Copyright © 2022-2023 Kris Alavattam

Permission is hereby granted, free of charge, to any person obtaining a copy of this software and associated files (the “Software”), to deal in the Software without restriction, including without limitation the rights to use, copy, modify, merge, publish, distribute, sublicense, and/or sell copies of the Software, and to permit persons to whom the Software is furnished to do so, subject to the following conditions:

The above copyright notice and this permission notice shall be included in all copies or substantial portions of the Software.

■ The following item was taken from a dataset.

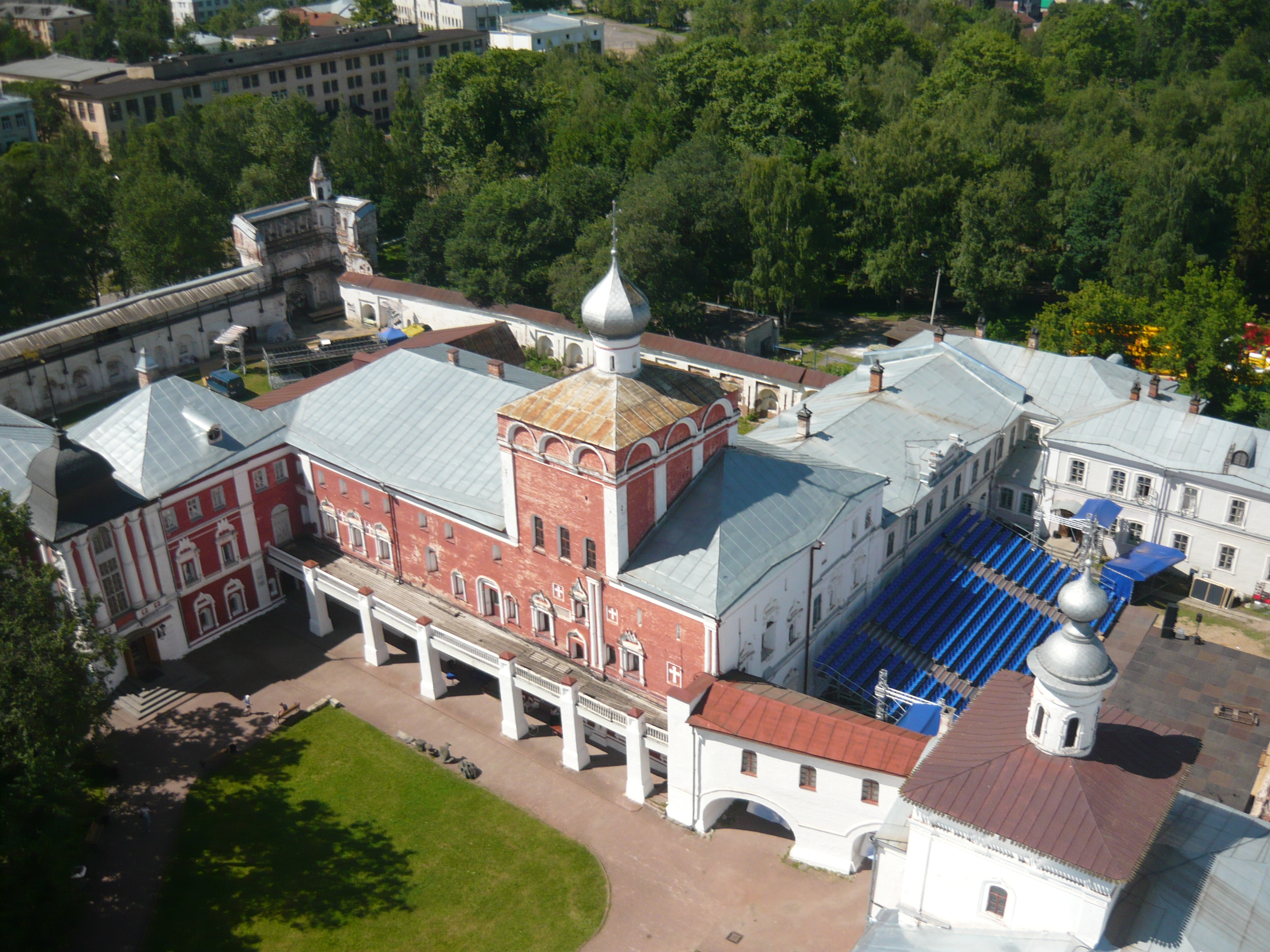 Вид с Колокольни

THE SOFTWARE IS PROVIDED "AS IS", WITHOUT WARRANTY OF ANY KIND, EXPRESS OR IMPLIED, INCLUDING BUT NOT LIMITED TO THE WARRANTIES OF MERCHANTABILITY, FITNESS FOR A PARTICULAR PURPOSE AND NONINFRINGEMENT. IN NO EVENT SHALL THE AUTHORS OR COPYRIGHT HOLDERS BE LIABLE FOR ANY CLAIM, DAMAGES OR OTHER LIABILITY, WHETHER IN AN ACTION OF CONTRACT, TORT OR OTHERWISE, ARISING FROM, OUT OF OR IN CONNECTION WITH THE SOFTWARE OR THE USE OR OTHER DEALINGS IN THE SOFTWARE.